A curve is defined by the parametric equations: x = t2 – t and y = t3 – 3t
Find the coordinates of the point(s) on the curve for which the normal to the curve is parallel to the y-axis.
You must use calculus and clearly show your working, including any derivatives you need to find when solving this problem.
x = t^2-t
dx/dt = 2t-1
y = t^3-3t
dy/dt = 3t^2-3
dy/dx = (dy/dt)/(dx/dt) = (3t^2-3)/(2t-1)
If the normal to the curve is vertical, the tangent is horizontal. So, dy/dx = 0.
That happens when t=±1
So, the normal is vertical at (2,2) and (0,-2)
See the graph at
http://www.wolframalpha.com/input/?i=parametric+plot+x+%3D+t^2-t%2C+y+%3D+t^3-3t
But note also that at t=2, (2,2) is again on the curve, but the normal has slope -1/3.
To find the points on the curve where the normal is parallel to the y-axis, we need to find the values of t that make the derivative of y with respect to x equal to zero.
First, let's find the derivative of y with respect to x using the chain rule.
dy/dx = (dy/dt)/(dx/dt)
We have the parametric equations:
x = t^2 - t,
y = t^3 - 3t.
Differentiating x with respect to t, we get:
dx/dt = 2t - 1.
Differentiating y with respect to t, we get:
dy/dt = 3t^2 - 3.
Now we can find dy/dx:
dy/dx = (dy/dt)/(dx/dt) = (3t^2 - 3)/(2t - 1).
The normal to the curve is perpendicular to the tangent line. So, the condition for the normal to be parallel to the y-axis is that dy/dx = 0.
Setting dy/dx = 0, we have:
(3t^2 - 3)/(2t - 1) = 0.
To satisfy this equation, either the numerator (3t^2 - 3) must equal zero, or the denominator (2t - 1) must equal zero.

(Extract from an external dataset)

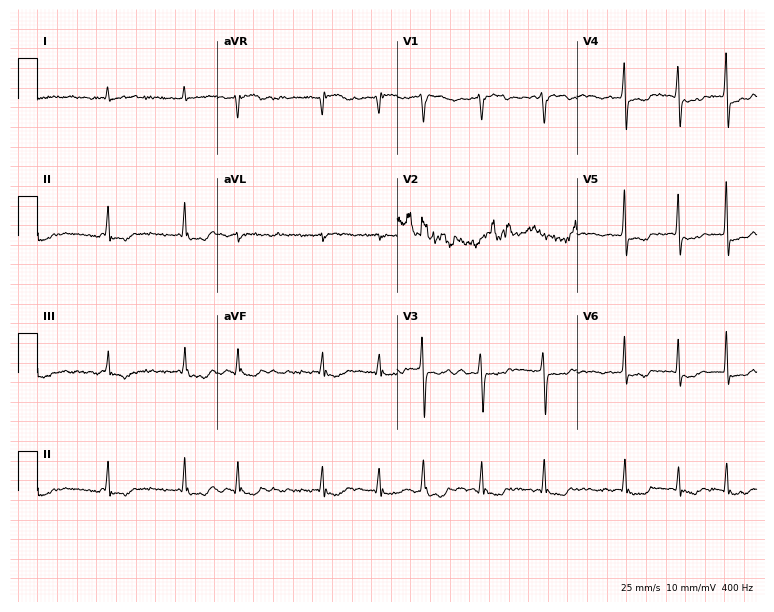
12-lead ECG from a 73-year-old man. Findings include atrial fibrillation.

For the numerator, we have:
3t^2 - 3 = 0,
t^2 - 1 = 0,
(t - 1)(t + 1) = 0.
This gives us two possible values for t: t = 1 and t = -1.
For the denominator, we have:
2t - 1 = 0,
2t = 1,
t = 1/2.
So, we have three possible values of t: t = 1, t = -1, and t = 1/2. These are the values at which the normal to the curve is parallel to the y-axis.
To find the corresponding coordinates (x, y), we substitute these t-values back into the parametric equations.
For t = 1:
x = 1^2 - 1 = 0,
y = 1^3 - 3(1) = -2.
For t = -1:
x = (-1)^2 - (-1) = 2,
y = (-1)^3 - 3(-1) = -2.
For t = 1/2:
x = (1/2)^2 - (1/2) = 1/4 - 1/2 = -1/4,
y = (1/2)^3 - 3(1/2) = 1/8 - 3/2 = -23/8.
Thus, the coordinates of the points on the curve where the normal is parallel to the y-axis are (0, -2), (2, -2), and (-1/4, -23/8).
To find the coordinates of the point(s) on the curve for which the normal to the curve is parallel to the y-axis, we need to find the points where the derivative of y with respect to x is undefined.
Given that the parametric equations for the curve are:
x = t^2 - t
y = t^3 - 3t
We need to find dy/dx, the derivative of y with respect to x.
To find dy/dx, we can use the chain rule:
dy/dx = (dy/dt) / (dx/dt)
Let's find dx/dt and dy/dt:
dx/dt = d/dt(t^2 - t) = 2t - 1
dy/dt = d/dt(t^3 - 3t) = 3t^2 - 3
Now, we can find dy/dx:
dy/dx = (dy/dt) / (dx/dt) = (3t^2 - 3) / (2t - 1)
For our purpose, we need to find the points where dy/dx is undefined. This happens when the denominator is zero.
So, 2t - 1 = 0
t = 1/2
Now, substitute t = 1/2 back into the parametric equations to find the corresponding x and ycoordinates:
x = (1/2)^2 - 1/2 = 1/4 - 1/2 = -1/4
y = (1/2)^3 - 3(1/2) = 1/8 - 3/2 = -13/8
Therefore, the point on the curve for which the normal is parallel to the y-axis is (-1/4, -13/8).